Non-greedily matching part of a line of text?

wardellbagby · December 26, 2022, 4:08am

I’m attempting to write a grammar for my app Lyricistant, where the grammar tokenizes comments and non-comments.

That’s not a proper explanation, so here’s an example of the type of text I’m talking about here:

Hello world! // a comment
// This is also a comment
I'm Wardell!

What I’m attempting to parse from that is a tree that looks something like this:

Lyric(“Hello world!”)
LineComment(“// a comment”)
LineComment(“// This is also a comment”)
Lyric(“I’m Wardell!”)

What I’ve got so far is this:

@top Lyrics { expression* }

@skip { space }

expression { LineComment | Lyric }

@tokens {
  space { @whitespace+ }
  LineComment { "//" ![\n]* }
  Lyric { ![\n] }
  @precedence { LineComment, Lyric, space }
}

@detectDelim

The problem with my current grammar is that it matches each character in a Lyric individually (but it does completely match a LineComment correctly.) Attempting to make it greedy via Lyric { ![\n]+ } makes it so that comments at the end of a line are recognized as being apart of a Lyric instead of a LineComment.

I’ve been reading up on the Lezer docs but I fully admit I understand very little of it, but not for lack of trying! I feel like I’m probably misusing tokens here but I’m not sure how to move forward here.

marijn · December 26, 2022, 10:18am

It looks like Lyric should not consume double slashes. Something like Lyric { ![\n/] Lyric? | "/" (@eof | ![\n/] Lyric? }

wardellbagby · December 26, 2022, 12:21pm

You’re right in that it shouldn’t consume double slashes; I hadn’t thought of it that way and viewing the problem like that does make a solution more obvious. That being said, the solution of:

Lyric { ![\n/] Lyric? | "/" (@eof | ![\n/] Lyric?) } (yours had a tiny parsing error in missing the closing paren) works for all cases except a line that is just a “/” followed by empty lines.

Going back to my original text, if we add a new line:

Hello world! // a comment
// This is also a comment
I'm Wardell!
/

Now the tree looks like:

Lyric(“Hello world!”)
LineComment(“// a comment”)
LineComment(“// This is also a comment”)
Lyric(“I’m Wardell!”)
Error("/")

I honestly think this is fine (and a far-cry better than what I had before) since Lezer is already pretty generous with errors and all I really care about is correct representation of comments; I can assume any errors are just lines to-be until proven otherwise.

Thanks so much for being so unbelievably helpful!

marijn · December 26, 2022, 1:44pm

Ugh, indeed, that token isn’t correct, and it seems like it isn’t possible to express exactly what we need here with a strictly regular expression, so you will have to write a (simple) external tokenizer for your Lyric token.

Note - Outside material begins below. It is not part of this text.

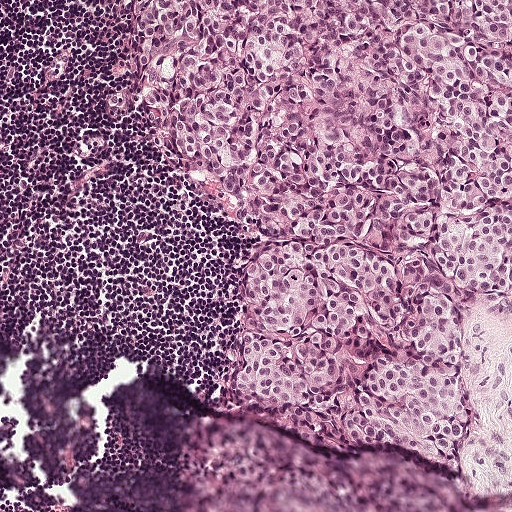
Lymph node section stained with H&E, from a whole-slide image of a breast-cancer sentinel node. Magnification about 10×, about 0.5 mm across the frame, about 0.97 µm per pixel.
The outlined metastatic tumour's edge, as a closed clockwise path of 13 points: (511, 0), (511, 284), (460, 311), (468, 419), (457, 469), (281, 430), (233, 392), (257, 246), (236, 211), (172, 166), (143, 121), (130, 50), (137, 2).
About 50% of this field is tumour.
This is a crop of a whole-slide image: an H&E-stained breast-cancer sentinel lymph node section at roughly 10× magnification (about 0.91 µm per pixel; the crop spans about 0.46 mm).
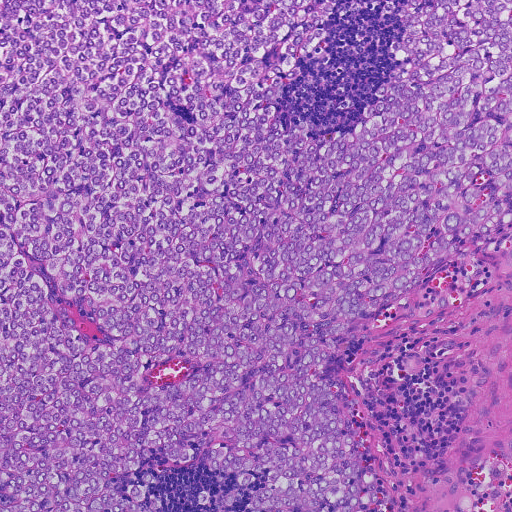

wardellbagby · December 26, 2022, 8:09pm

You were right; it was simple and I did do it! To close the loop for any future searchers, here is the code for the grammar and here is the code for the external tokenizer.

The external tokenizer effectively just keeps consuming character by character until it either hits a new line, an end of file, or a double //. Once it finds its end condition, it spits out a single token and exits.

It did take me an embarrassingly long time before I realized the token I’m supposed to pass into Input.acceptToken is supposed to be retrieved from a compiled grammar. I tried to give it everything else before I found out.

marijn · December 29, 2022, 9:55pm

(Reply deleted that was made to the wrong thread.)

marijn · January 9, 2023, 1:23pm

For future reference, the new @local tokens feature might be useful in cases like this.